It is the simple requests that always seem to evade the easy solutions. I will not go back over the very good introductory speech from the noble Baroness, which said it all; the figures are appalling and the range of fraud-inspired criminality is extraordinary. It plays back to a point we have been hammering today: if this Bill is about anything, it is the way the internet amplifies that which would be unpleasant anyway but will now reach epidemic proportions.
I wonder whether that is the clue to the problem the noble Baroness was commenting on—I think more in hope than in having any way to resolve it. It is great news that three Bills are doing all the stuff we want. We have talked a bit about three-legged stools; this is another one that might crash over. If we are not careful, it will slip through the cracks. I am mixing my metaphors again.
If the Minister would not mind a bit of advice, it seems to me that this Bill could do certain things and do them well. It should not hold back and wait for the others to catch up or do things differently. The noble Baroness made the point about the extraordinarily difficult to understand gap, in that what is happening to priority illegal content elsewhere in the Bill does not apply to this, even though it is clearly illegal activity.
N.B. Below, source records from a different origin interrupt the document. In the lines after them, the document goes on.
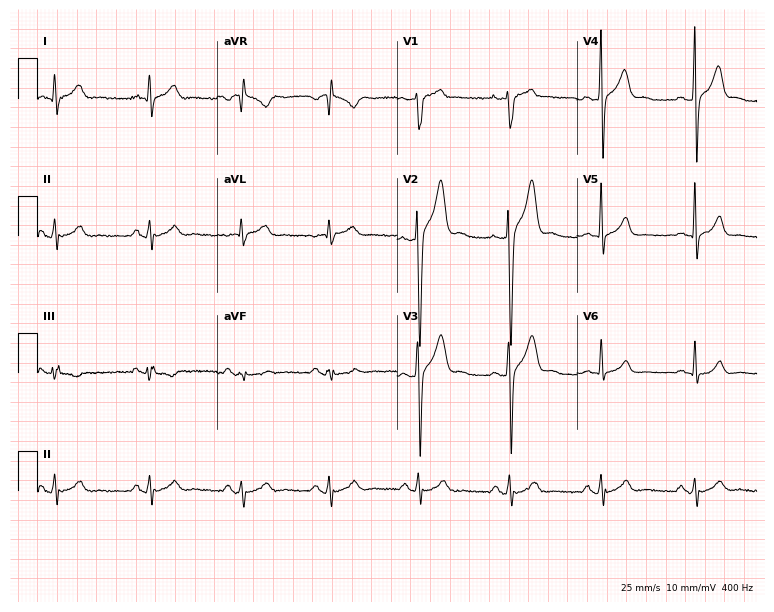
12-lead ECG from a male, 23 years old (7.3-second recording at 400 Hz). No first-degree AV block, right bundle branch block (RBBB), left bundle branch block (LBBB), sinus bradycardia, atrial fibrillation (AF) or sinus tachycardia recorded for this tracing.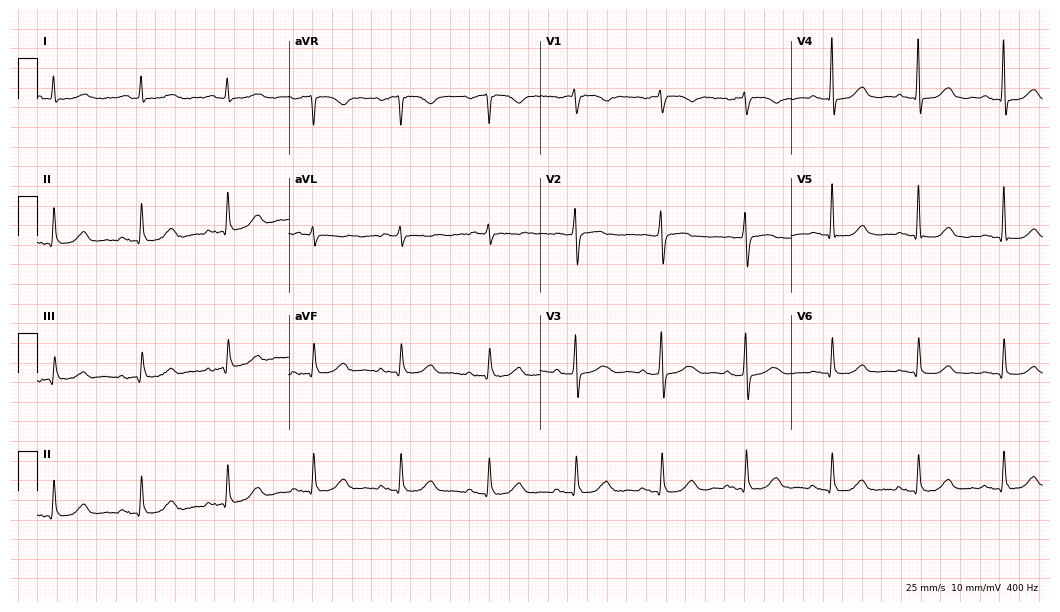
ECG (10.2-second recording at 400 Hz) — a female patient, 82 years old. Screened for six findings — first-degree AV block, right bundle branch block (RBBB), left bundle branch block (LBBB), sinus bradycardia, atrial fibrillation (AF), sinus tachycardia — none is recorded.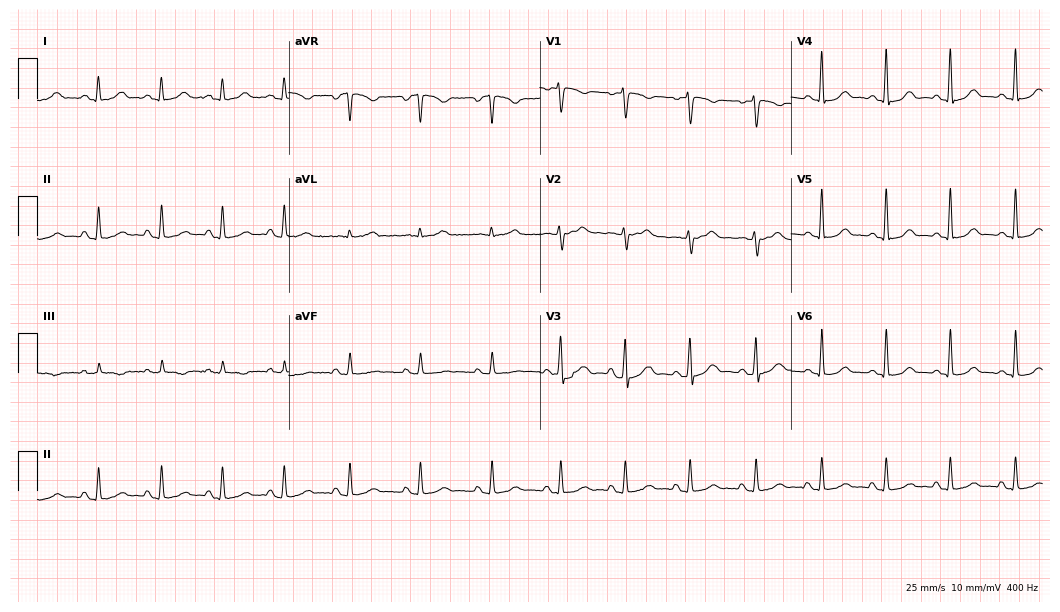
12-lead ECG from a 43-year-old female patient. Labelled as a normal ECG.

I understand that there is a logical line that it is not quite the same thing—that the Bill is primarily about certain restricted types of activity on social media and not the generality of fraud—but surely the scale of the problem and our difficulty in cracking down on it, by whatever routes and whatever size of stool we choose, suggest that we should do what we can in this Bill and do it hard, deeply and properly.
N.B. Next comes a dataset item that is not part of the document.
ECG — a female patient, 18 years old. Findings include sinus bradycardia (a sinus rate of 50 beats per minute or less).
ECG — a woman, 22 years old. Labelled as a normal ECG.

Secondly, we have amendments later in Committee on the role of the regulators and the possibility recommended by the Communications and Digital Committee that we should seek statutory backing for regulation in this area. Here is a classic example of more than two regulators working to achieve the same end that will probably bump into each other on the way. There is no doubt that the FCA has primary
responsibility in this area, but the reality is that the damage is being done by the amplification effect within the social media companies.
6.45 pm
It may or may not be correct, in terms of what we are doing, to restrict what the Bill does to those aspects of user-to-user content and other areas. If something is illegal, surely the Bill should be quite clear that it should not be happening and Ofcom should have the necessary powers, however we frame them, to make sure we follow this through to the logical conclusion. The most-needed powers are the ability for Ofcom to take the lead, if required, in relation to the other regulators who have an impact on this world—can we be sure that is in the Bill and can be exercised?—and to make sure that the transparency, the user reporting and the complaints issues that are so vital to cracking this in the medium term get sorted. I leave that with the Minister to take forward.